On Express + autocannon (40 connections, 8 s): /nocache ~161 req/s, /memory and /layered ~17k req/s with p97 around 4 ms — memory-only and layered look alike on the hot path, while Redis backs L2 across pods.

With 500 ms injected Redis latency, hot L1 keys stayed fast; cold misses against dead Redis still hit timeout (~2 s) — graceful degradation protects warmed keys, not brand-new ones.

At maxSize: 25 with 180 × 256 KB payloads, L1 evicted old entries but revisits loaded from L2, not the origin. Two Node.js instances sharing Redis: Pub/Sub invalidation and 60 parallel requests for one missing key → a single origin fetch.

Why it matters

Hand-rolled caches rarely handle stampedes and multi-replica consistency. Without coordination, horizontal scale multiplies database load whenever a popular TTL expires.

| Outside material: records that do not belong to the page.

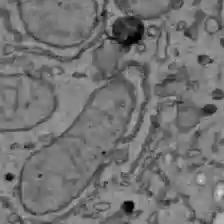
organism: C57BL Mouse
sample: Liver
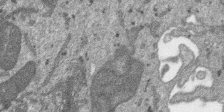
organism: Human
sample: Lung epithelial cells infected with SARS-CoV-2
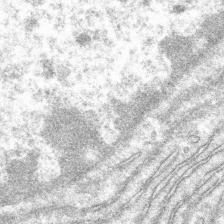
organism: Mouse
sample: Mouse hepatocytes
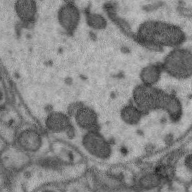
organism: Zebra finch
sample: Brain
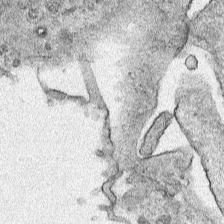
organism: Human
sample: Mitochondria in HCT116 cells
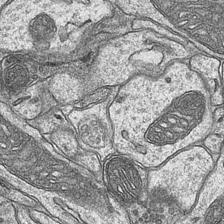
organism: Mouse
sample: CA1 Hippocampus
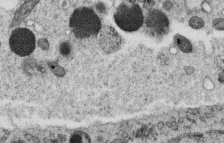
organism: C. elegans
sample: C. elegans oocyte; sperm cells
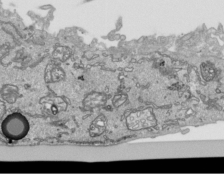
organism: Human
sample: Mitochondria in HCT116 cells
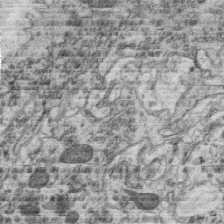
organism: C. elegans
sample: C. elegans oocyte; sperm cells
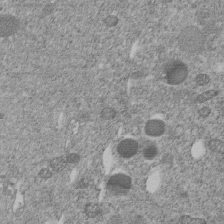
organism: C. elegans
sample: C. elegans embryo early stage
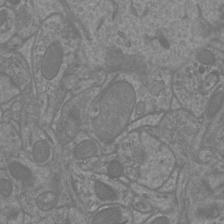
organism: Mouse
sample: Cortical neurons
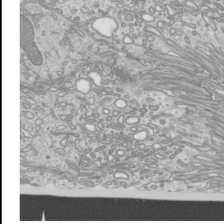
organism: Mouse
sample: Cilia; mouse epididymis
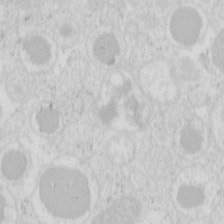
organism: Mouse
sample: Pancreas
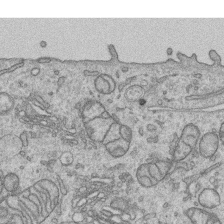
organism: Human
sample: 1205lu cells
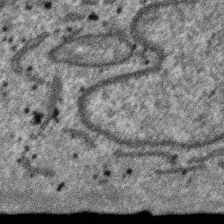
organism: Human
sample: Lung epithelial cells infected with SARS-CoV-2
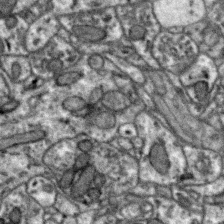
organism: Zebra finch
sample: Brain
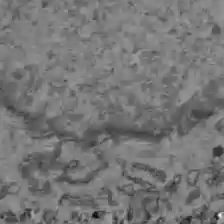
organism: C57BL Mouse
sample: Liver
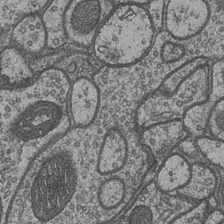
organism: Drosophila
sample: Optic medulla
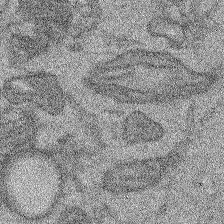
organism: Human
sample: HeLa cells
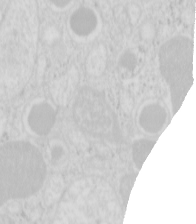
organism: Mouse
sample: Pancreas
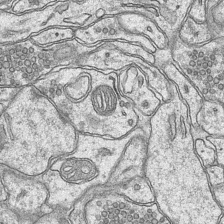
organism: Mouse
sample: CA1 Hippocampus
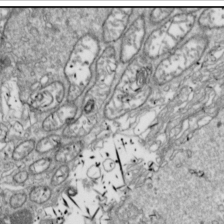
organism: Drosophila
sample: Cell division; meiosis; drosophila spermatocytes
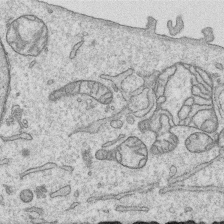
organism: Human
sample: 1205lu cells
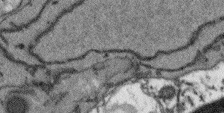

layercache does not remove ops discipline: warm critical keys before Redis incidents, and size L1 generously for large payloads — 1 MB serialization in Redis was ~200× slower than memory hits in the benchmarks.

In practice

  1. For multiple instances, use a layered stack (L1 + Redis) with single-flight, not a local Map alone.
  2. Warm hot keys before traffic spikes; cold misses on slow Redis can cost seconds.
  3. Do not expect graceful degradation for new keys when Redis is fully down — only warmed L1 helps.
  4. Set L1 maxSize with headroom for large objects.
  5. Wire RedisInvalidationBus and RedisSingleFlightCoordinator for clusters.
const cache = new CacheStack([
  new MemoryLayer({ ttl: 60, maxSize: 10_000 }),
  new RedisLayer({ client: redis, ttl: 3600 })
])
const user = await cache.get('user:123', () => db.findUser(123))

Takeaway

layercache addresses stampede prevention, distributed invalidation, and partial degradation without sacrificing L1 speed on the hot path. For services beyond a single process, it beats another homemade ioredis wrapper.